Based upon this model, FIXa play two roles in coagulation. In the initiation phase, FIXa plays an important role in generating small amounts of thrombin via activation of FX to FXa and subsequent prothrombin activation. However, this role of FIXa is at least partially redundant with the tissue factor FVIIa-catalyzed conversion of FX to FXa. The more critical role of FIXa occurs in the propagation phase, in which the FVIIIa/FIXa enzyme complex serves as the sole catalyst of FXa generation on the activated platelet surface. Therefore, a reduction in FIXa activity, either due to genetic deficiency in FIX (i.e. hemophilia B) or pharmacologic inhibition of FIX/IXa, is expected to have several effects on coagulation. First, inhibition or loss of FIXa activity should partially dampen the initiation of coagulation. Second, inhibition or loss of FIXa activity should have a profound effect on the propagation phase of coagulation, resulting in a significant reduction or elimination of thrombin production. Finally, limitation of thrombin generation during the propagation phase will at least partially quell feedback amplification of coagulation by reducing activation of platelets and upstream coagulation factors such as factors V, VIII and XI.

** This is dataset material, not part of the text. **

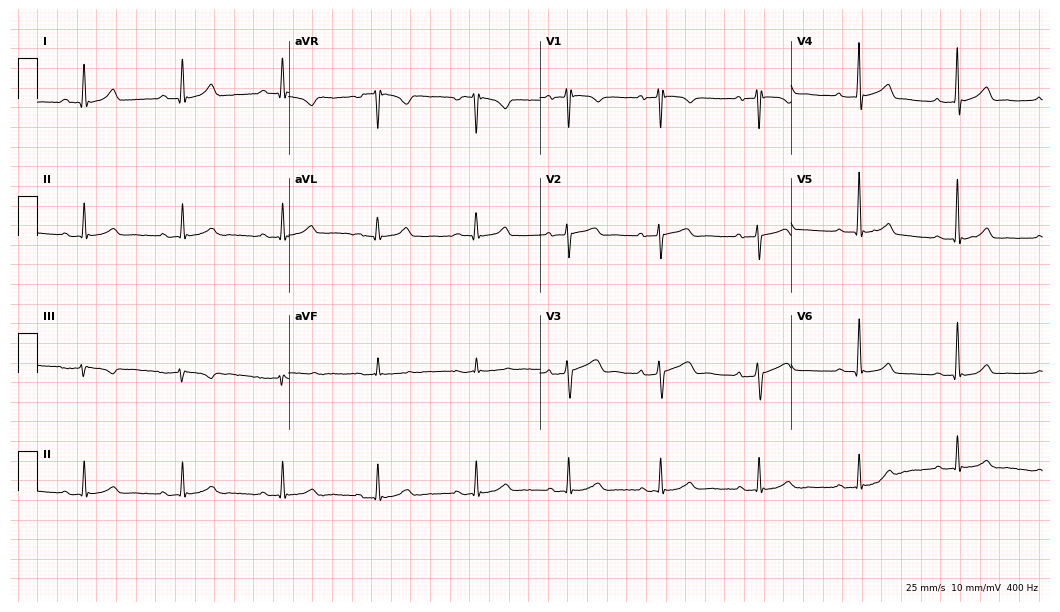
Electrocardiogram (10.2-second recording at 400 Hz), a 49-year-old male. Of the six screened findings (first-degree AV block, right bundle branch block (RBBB), left bundle branch block (LBBB), sinus bradycardia, atrial fibrillation (AF), sinus tachycardia), none is recorded. Other findings, if any, are not listed.

Prior Animal and Human Evaluation of Inhibitors of FIXa

Inhibitors of FIX activity, such as active site-inactivated factor IXa (FIXai) or monoclonal antibodies against FIX (e.g., the antibody BC2), have exhibited potent anticoagulant and antithrombotic activity in multiple animal models, including various animal models of arterial thrombosis and stroke (Benedict et al., 1991; Choudhri et al., 1999; Feuerstein et al., 1999; Spanier et al., 1998a; Spanier et al., 1997; Spanier et al., 1998b; Toomey et al., 2000). In general, these studies have shown that FIXa inhibitors have a higher ratio of antithrombotic activity to bleeding risk than unfractionated heparin in animals. However, in these studies, at doses marginally higher than the effective dose, animals treated with these agents have exhibited bleeding profiles no different than heparin. Such an experience in well-controlled animal studies suggests that, in the clinical setting, the ability to control the activity of a FIXa inhibitor would enhance its safety and facilitate its medical use. In addition, FIXai has been shown to be safe and effective as a heparin replacement in multiple animal surgical models requiring anticoagulant therapy, including rabbit models of synthetic patch vascular repair, as well as canine and non-human primate models of CABG with cardiopulmonary bypass (Spanier et al., 1998a; Spanier et al., 1997; Spanier et al., 1998b). FIXai has also been used successfully for several critically ill patients requiring cardiopulmonary bypass and in the setting of other extracorporeal circuits such as extracorporeal membrane oxygenation (Spanier et al., 1998a) by physicians at the Columbia College of Physicians and Surgeons, on a compassionate care basis. Thus, FIXa is a validated target for anticoagulant therapy in coronary revascularization procedures (both CABG and PCI), and for the treatment and prevention of thrombosis.